Stem Cell Grafts Reverse Parkinson’s Symptoms in Rats

A research team in Arizona has described a process for converting non-neuronal cells into functioning neurons able to take up residence in the brain, form functioning synapses, and dispense dopamine—a breakthrough that raises hopes for restoring functions undermined by Parkinson’s disease.  

Over 10 million people are affected by Parkinson’s disease worldwide. The disease’s most obvious symptom—rigidity, tremor, and postural instability—arises from the damage it inflicts on the midbrain, robbing the brain of key neurotransmitter, dopamine. Other symptoms of the disease can include depression, anxiety, memory deficit, hallucinations and dementia. Current Parkinson’s disease therapies, which include use of the drug L-DOPA, are only able to address some of the motor symptoms of the disease and may produce serious, often intolerable side effects after 5–10 years of use.

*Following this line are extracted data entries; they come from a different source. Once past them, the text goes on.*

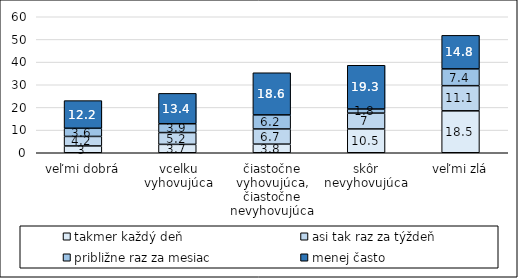
| Category | takmer každý deň | asi tak raz za týždeň | približne raz za mesiac | menej často |
|---|---|---|---|---|
| veľmi dobrá | 3 | 4.2 | 3.6 | 12.2 |
| vcelku vyhovujúca | 3.7 | 5.2 | 3.9 | 13.4 |
| čiastočne vyhovujúca, čiastočne nevyhovujúca | 3.8 | 6.7 | 6.2 | 18.6 |
| skôr nevyhovujúca | 10.5 | 7 | 1.8 | 19.3 |
| veľmi zlá | 18.5 | 11.1 | 7.4 | 14.8 |

In a new proof-of-concept study, Arizona State University-Banner Neurodegenerative Disease Research Center and School of Life Sciences researcher Jeffrey Kordower and colleagues report a group of experimentally engineered cells that performs optimally in terms of survival, growth, neural connectivity, and dopamine production when implanted in the brains of rats. The study also demonstrates that such neural grafts can effectively reverse motor symptoms due to Parkinson’s disease.

The study’s experiments included induced pluripotent stem cells (iPSCs) cultured for 24 and 37 days, but those cultured for 17 days prior to their differentiation into dopaminergic neurons were markedly superior, capable of surviving in greater numbers and sending out their branches over long distances. “That's important,” Kordower says, “because they're going to have to grow long distances in the larger human brain and we now know that these cells are capable of doing that.”

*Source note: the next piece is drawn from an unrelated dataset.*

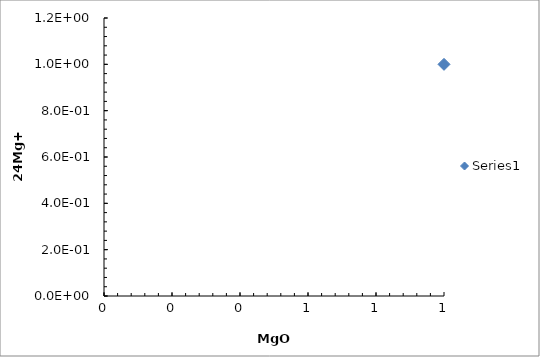
| Category | Series 0 |
|---|---|
| 0 | 1 |

Rats treated with the 17-day iPSCs showed remarkable recovery from the motor symptoms of Parkinson’s disease. The study further demonstrates that this effect is dose dependent. When a small number of iPSCs were grafted into the animal brain, recovery was negligible, but a large complement of cells produced more profuse neural branching, and complete reversal of Parkinson’s symptoms.

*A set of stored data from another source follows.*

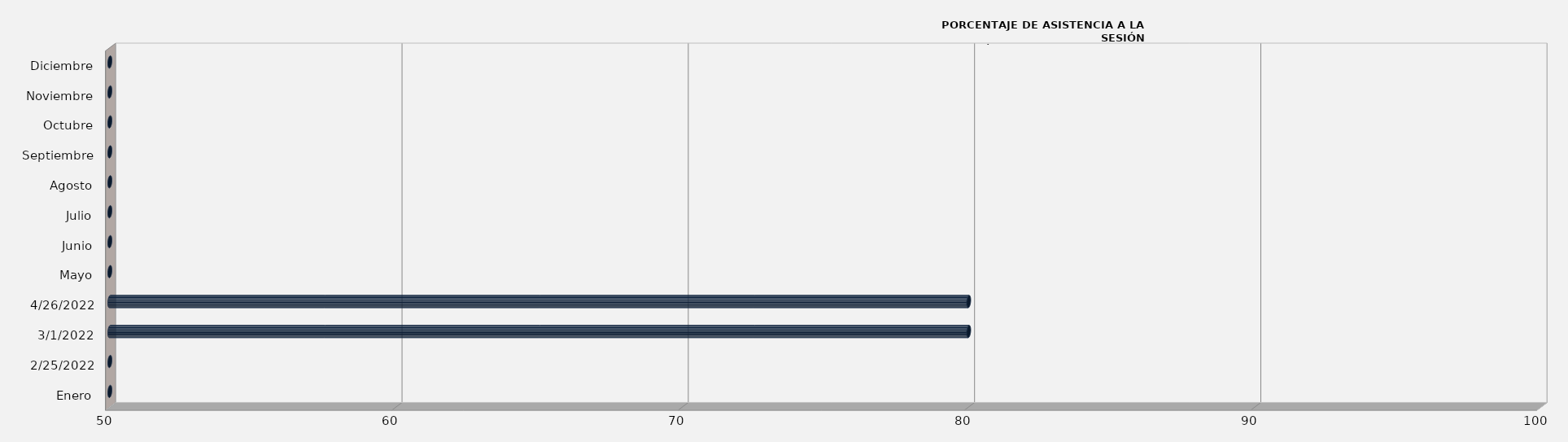
| Category | Series 0 |
|---|---|
| Enero | 0 |
| 25/02/2022 | 0 |
| 01/03/2022 | 80 |
| 26/04/2022 | 80 |
| Mayo | 0 |
| Junio | 0 |
| Julio | 0 |
| Agosto | 0 |
| Septiembre | 0 |
| Octubre | 0 |
| Noviembre | 0 |
| Diciembre | 0 |

A first-of-its-kind clinical trial is set to test stem cell replacement therapy for a specific population of Parkinson’s disease sufferers with a mutation in the gene parkin. Such patients suffer from the typical symptoms of motor dysfunction found in general or idiopathic Parkinson’s, but do not suffer from cognitive decline or dementia. This cohort of patients provides an ideal testing ground for cell replacement therapy. If the treatment is effective, larger trials will follow, applying the strategy to the version of Parkinson’s affecting most patients stricken with the disease. The trial will be conducted at various locations, including the Barrow Neurological Institute in Phoenix, with Kordower as principal investigator.

“We cannot be more excited by the opportunity to help individuals who suffer from this genetic form of Parkinson’s disease, but the lessons learned from this trial will also directly impact patients who suffer from sporadic, or non-genetic forms of this disease,” Kordower says.

The research  appears in the current issue of the npj journal Nature Regenerative Medicine.